Mathilde Fischer mit Tochter Madeleine: Wehrten sich 1947 erfolgreich gegen die Verweigerung der Niederlassungsbewilligung.

(Bild: Georg Fischer)

Die Niederlassungsfreiheit ist ein Grundrecht. In den 1940er-Jahren wurde sie im Kampf gegen die Wohnungsnot vorübergehend eingeschränkt.

Bis Ende Mai 1946 lebte Mathilde Fischer in Fulenbach. Nach der Scheidung von ihrem Mann zog sie auf den 1. August mit ihrer 6-jährigen Tochter Madeleine zu ihrer Mutter nach Egerkingen. In deren Wohnung kamen sie im Zimmer eines 17 Jahre alten Neffen der Mutter unter, der zu jenem Zeitpunkt im Welschland war. Auf Dauer konnte dies aber keine Lösung sein. Die Rückkehr des Neffen war nur eine Frage der Zeit und die Platzverhältnisse waren auch so schon prekär.

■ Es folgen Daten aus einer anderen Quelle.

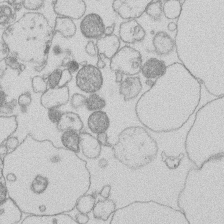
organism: Human
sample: Macrophage cells
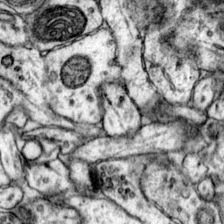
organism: Mouse
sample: Primary visual cortex
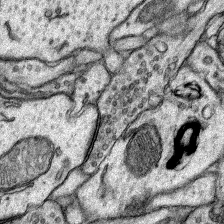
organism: Rat
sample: Hippocampus
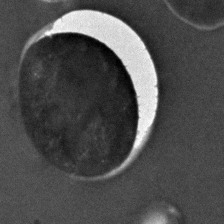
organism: C. elegans
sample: C. elegans embryo
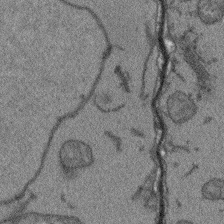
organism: Arabidopsis thaliana
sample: Root tip
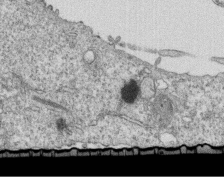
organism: Human
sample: HeLa cell HIV synapse
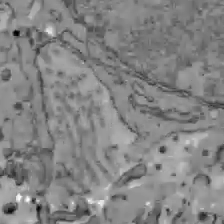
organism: C57BL Mouse
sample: Liver
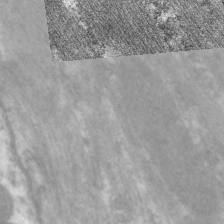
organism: C. elegans
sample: Pharynx
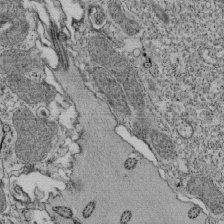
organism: Tetrahymena
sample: Cilia in tetrahymena
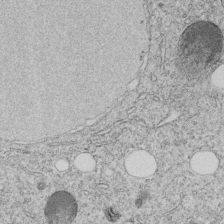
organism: C. elegans
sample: C. elegans embryo early stage
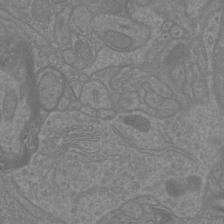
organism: Mouse
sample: Cortical neurons

Als auf den 1. November 1946 im ersten Stock eine Zwei-Zimmer-Wohnung mit Küche frei wurde – der vierköpfigen Familie, die darin gewohnt hatte, war sie zu klein geworden –, zog Mathilde Fischer mit ihrer Tochter darin ein. Allerdings hatte sie noch keine Niederlassungsbewilligung, und diese wurde ihr vom Gemeinderat in der Folge verweigert.

Not vor Grundrecht

Die Freigabe der Niederlassung für Schweizer auf eidgenössischem Gebiet durch die Bundesverfassung von 1848 und in noch erweitertem Umfang durch die Verfassung von 1874 gehört zu den grossen Errungenschaften der modernen Schweiz. Um die Niederlassungsfreiheit einzuschränken, bedurfte es eines notrechtlichen Bundesratsbeschlusses. Ein solcher erfolgte am 15. Oktober 1941 – auf Drängen des Kantons Solothurn und der Behörden zahlreicher Städte, die darin ein Mittel gegen die Wohnungsnot sahen. Zum Hintergrund dieser Massnahme schrieb der Bundesrat in einem Bericht zuhanden der Bundesversammlung:

«Wie während des letzten Krieges (gemeint ist der Erste Weltkrieg, die Red.) und der Nachkriegszeit einerseits die Bautätigkeit zurückging, andererseits aber in einzelnen Städten und besonders in Industrieorten ein vermehrter Zustrom von Wohnungssuchenden einsetzte, so haben auch diesmal die Kriegsverhältnisse in verschiedenen Gemeinden zu einer Wohnungsknappheit oder sogar zu einem Wohnungsmangel geführt.»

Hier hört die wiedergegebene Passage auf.